Viral Video Showing Covington Catholic High School Students Prompts Propaganda Warfare

(Screenshot / Fox News Channel)

In a video that went viral, a group of students from Covington Catholic High School in Kentucky appeared to mock indigenous activist Nathan Phillips, who encountered the teens at the Lincoln Memorial in Washington, D.C., after participating in last weekend’s Indigenous Peoples March. The teens had just taken part in the annual March for Life, a parade of Catholic high schools and right-wing groups who oppose reproductive rights and hope to overturn Roe v. Wade, the 1973 Supreme Court decision that made abortion legal in all 50 states.
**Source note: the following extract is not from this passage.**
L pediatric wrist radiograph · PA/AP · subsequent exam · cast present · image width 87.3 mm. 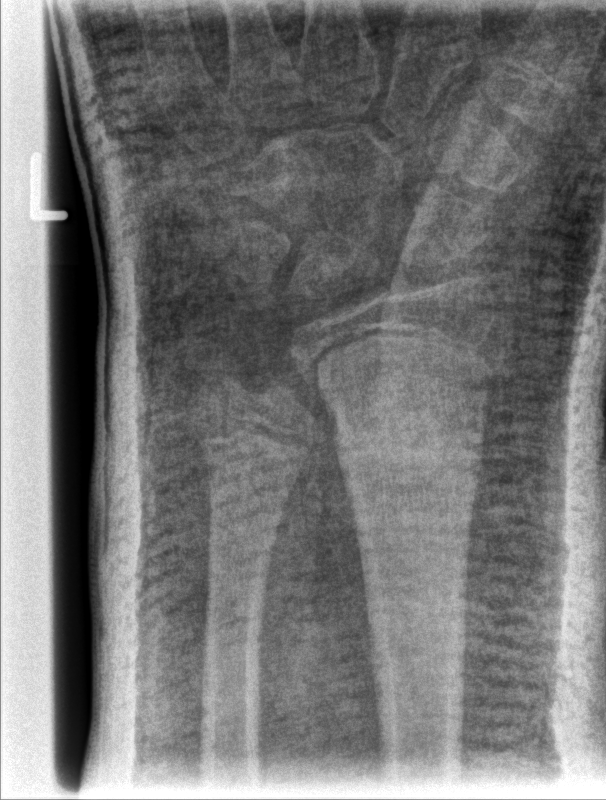

• Osseous anomaly identified at bbox(187, 264, 352, 487).
• Fx: bbox(333, 411, 488, 485).

After the video spread on Twitter over the weekend, the teens’ families hired a communications firm to launch multi-level public relations campaign to wage war against the press.
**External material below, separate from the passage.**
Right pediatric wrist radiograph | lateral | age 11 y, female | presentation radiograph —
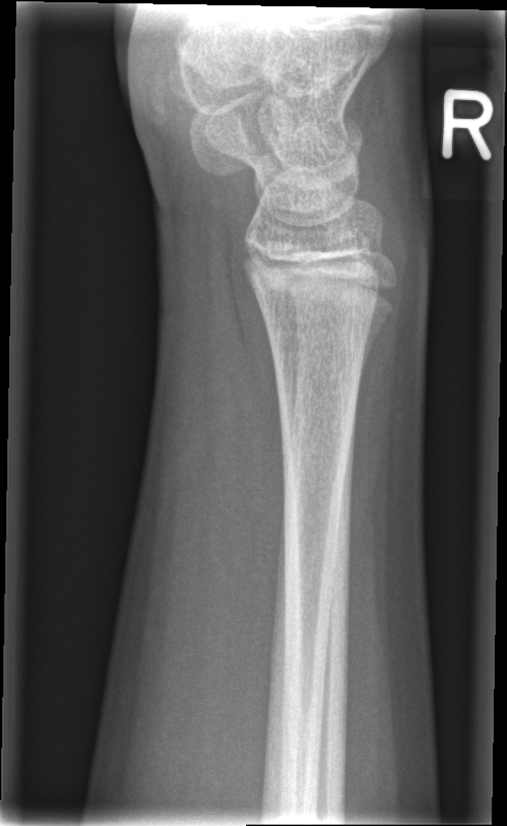

Fracture: none labeled.

The viral video shows a young man who has publicly identified himself as Nicholas Sandmann, grinning and standing silently, facing Phillips, just inches from the Omaha tribe elder’s face, while Phillips plays a drum and sings. Sandmann’s classmates parody Phillips as he plays. Twitter has suspended the account that first sent video of the incident viral. Since that video achieved virality, more video clips of the events that day have emerged.

With each new video clip, right-wing hucksters alleged there was additional proof that the Covington Catholic boys should be exonerated for their display, despite the fact that none of the subsequent video clips prove that the boys did not demonstrate disrespectful behavior toward Phillips—rather, all video evidence reaffirmed that interpretation. What the clips did do, however, is provide documentation of verbal harassment of the boys by demonstrators from a Black Hebrew Israelite group prior to their encounter with indigenous activists. Despite the fact that additional footage showed the kids had been riled up before encountering Phillips, the clips do not change the facts of what happened after they did.
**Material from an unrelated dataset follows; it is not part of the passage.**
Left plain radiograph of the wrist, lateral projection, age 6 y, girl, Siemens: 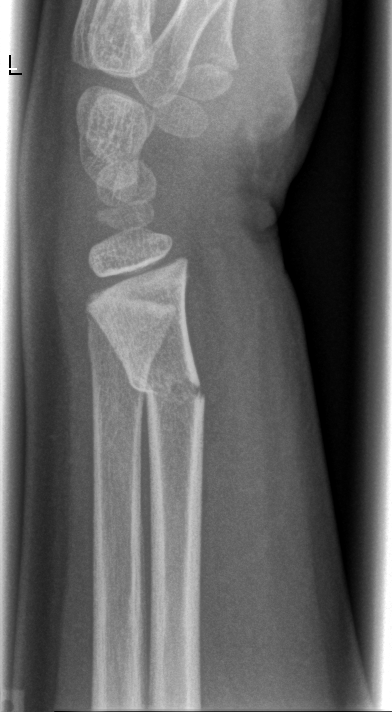 bone fracture = [x1=126, y1=364, x2=208, y2=414]; [x1=84, y1=326, x2=160, y2=368]
AO code = 23r-M/3.1; 23u-M/2.1

A response to the viral video first launched in a part of right-wing internet that could be aptly likened to a landfill and ascended into the stratosphere. The pushback campaign first took off with fame-hungry media personalities like YouTube hoaxer Joey Salads, climbed through a mill of pro-Trump propagandists, thrust itself into “respectable” conservative outlets, and eventually reached its cruising altitude at Fox News—an elevation where President Donald Trump encountered the narrative and tweeted out its message to the nation.

Right-wing activists created and spread hashtags like #VerifiedBullies and #StandWithCovington. Others began building a database of verified Twitter users who had criticized the teens—and in extreme cases provoked harassment and violent rhetoric against the students—and demanded that those users be suspended and, if they were media professionals, to be fired. So far, that campaign has cost at least one media professional their job. All the while, right-wing personalities siphoned off the outrage campaign to promote their own personally branded media efforts.

Charlie Kirk, president of Turning Point USA, asked how “anyone still trust the media after this weekend” and declared that journalism “is dead.”

The president’s adult son, Donald Trump Jr., leaned into the campaign on Twitter, citing Posobiec, Kirk and others to question why major accounts had not been banned:

Mike Cernovich used the counter-narrative about the teens to assert: “This is why you must never believe any story you read about Trump or his supporters. Period.”

Tim Pool, an indie journalist, declared that it “has never been more apparent who the real fascists are.”

Even Ben Shapiro of The Daily Wire eventually came around to pushing back on behalf of the Covington Catholic teens, despite having condemned their actions prior.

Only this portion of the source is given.